VII — Verified Intelligence Index

VII is the composite headline score. It rolls reasoning quality, knowledge reliability, consistency, and freshness into a single index of how much of the system's output is genuinely verified versus merely plausible.

Think of VII as the integral of every other metric on this page. When KRS rises because the verification engine is catching more bad facts, VII moves. When KCI rises because contradictions are being resolved, VII moves. When the reasoner climbs a VIMM stage, VII moves. It is the metric the whole architecture is optimised to push upward, slowly and durably.

KRS — Knowledge Reliability Score

Every fact in the graph carries its own KRS. It is derived from four inputs: source quality, multi-model consensus at the moment of extraction, survival under re-verification cycles, and corroboration by independent facts elsewhere in the graph.

Low-KRS facts are quarantined — they can be retrieved for inspection but they cannot be cited and they cannot be distilled into the reasoner. High-KRS facts graduate into the trusted substrate. KRS is the gate between "the model said this once" and "the system knows this."

KCI — Knowledge Consistency Index

KRS scores facts individually. KCI scores how well those facts agree with each other. A graph full of high-KRS facts that quietly contradict each other across sources, time periods, or related entities is still broken — KCI is the metric that catches it.

Rising KCI means contradictions are being detected and resolved faster than new ones are being introduced. Falling KCI is an early-warning signal that a particular domain is drifting and needs human review before it pollutes downstream answers.

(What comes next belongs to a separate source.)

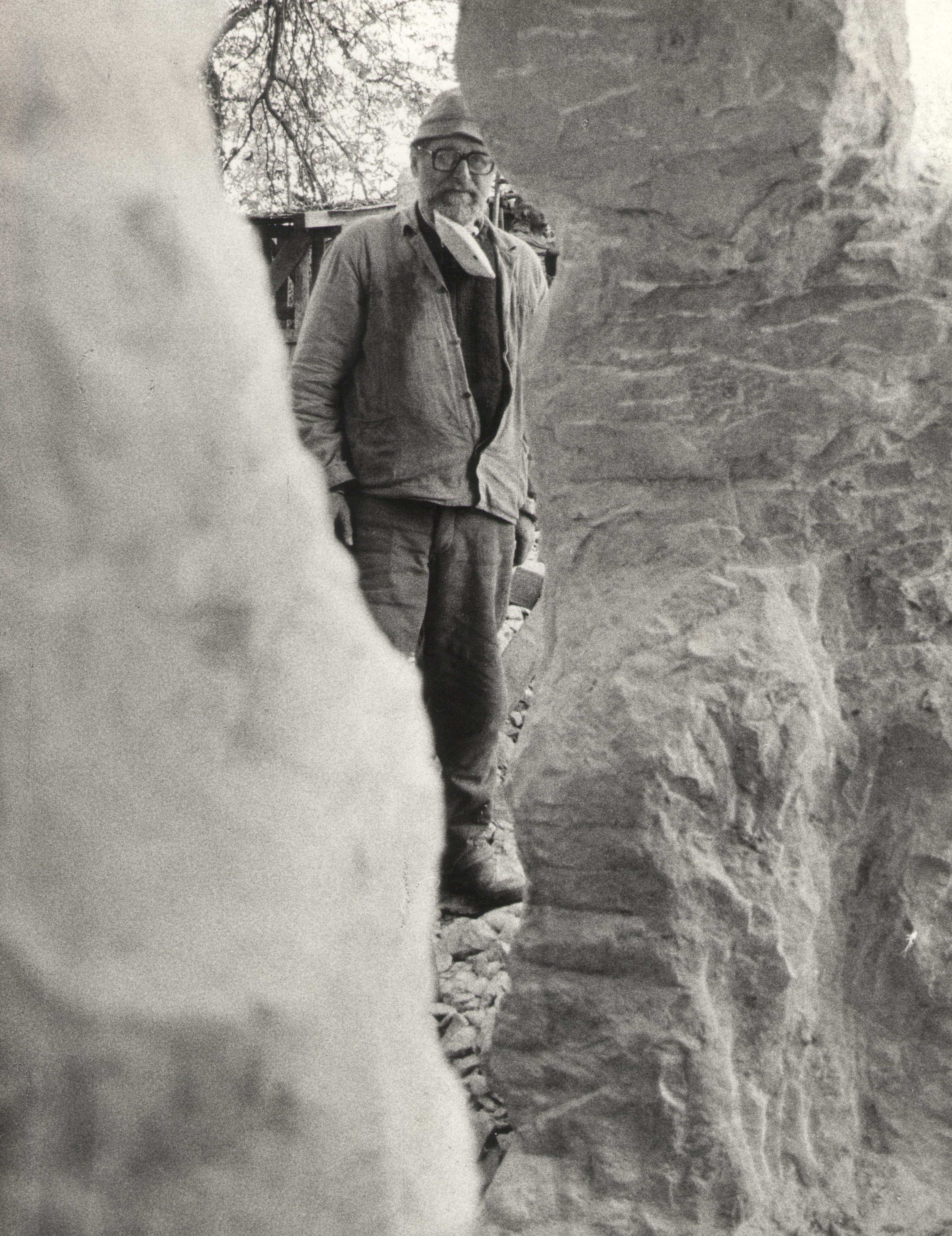 M. J. Černý

VIMM — Verified Intelligence Maturity Model

VIMM is the staged roadmap each Seed climbs. The stages, in order, are:

Stage 1 — Retrieval: the Seed can find relevant material in its corpus.
Stage 2 — Verified recall: the Seed only surfaces facts that have cleared verification.
Stage 3 — Structured reasoning: the Seed composes verified facts into multi-hop answers with traceable provenance.
Stage 4 — Self-correction: the Seed detects its own contradictions and re-verifies them without prompting.
Stage 5 — Knowledge stewardship: the Seed proactively maintains its own graph — pruning stale facts, requesting fresh sources, distilling structure back into the reasoner.

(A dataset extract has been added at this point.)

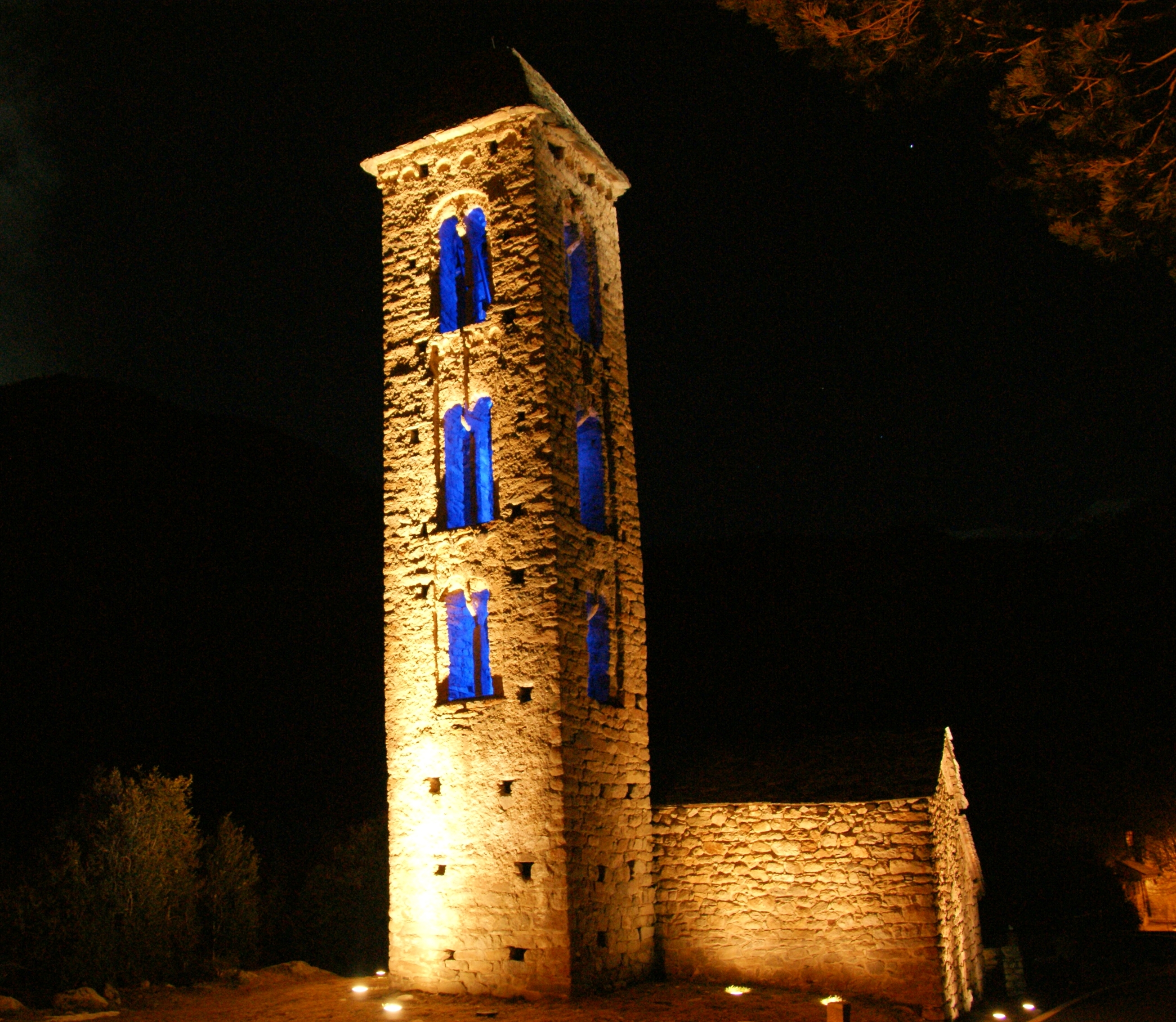 Església de Sant Miquel d'Engolasters

VIMM turns the vague question "is this AI good?" into the actionable question "which maturity stage is this Seed operating at, and what is blocking the next one?"

CIB — Continuous Intelligence Benchmark

Static benchmarks go stale the moment models memorise them. CIB is a rolling, continuously refreshed evaluation harness that re-runs against the live Seed every cycle — using fresh probes, held-out facts, and adversarial challenges drawn from the verification pipeline itself.

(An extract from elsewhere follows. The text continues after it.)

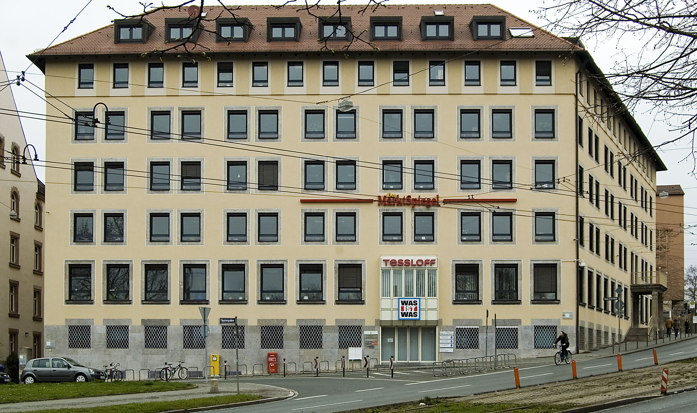 TESSLOFF Verlagsgebäude

The point of CIB is not a single score but a slope. VII, KRS, KCI, and VIMM all become time-series under CIB. Improvement becomes measurable. Regressions become detectable within a cycle, not after a quarter.

How they fit together

The five metrics interlock by design:

KRS scores individual facts.
KCI checks whether those facts agree with each other.
VII rolls both into a single index of verified output quality.
VIMM describes where the Seed sits on the long curve from retrieval to stewardship.
CIB tracks all of it over time so improvement is measurable, not anecdotal.

Move any one of them and the others register the change. That is the difference between a benchmark and an instrument: an instrument tells you which knob to turn next.

What this enables

With this stack in place, a Seed is no longer a black box you either trust or don't. It is a system with a published reliability number per fact, a published consistency number per domain, a published maturity stage, a published improvement slope, and a single composite index you can point at to say: "this is more verified today than it was last week, and here is exactly why."

That is what verified intelligence infrastructure looks like when you actually measure it.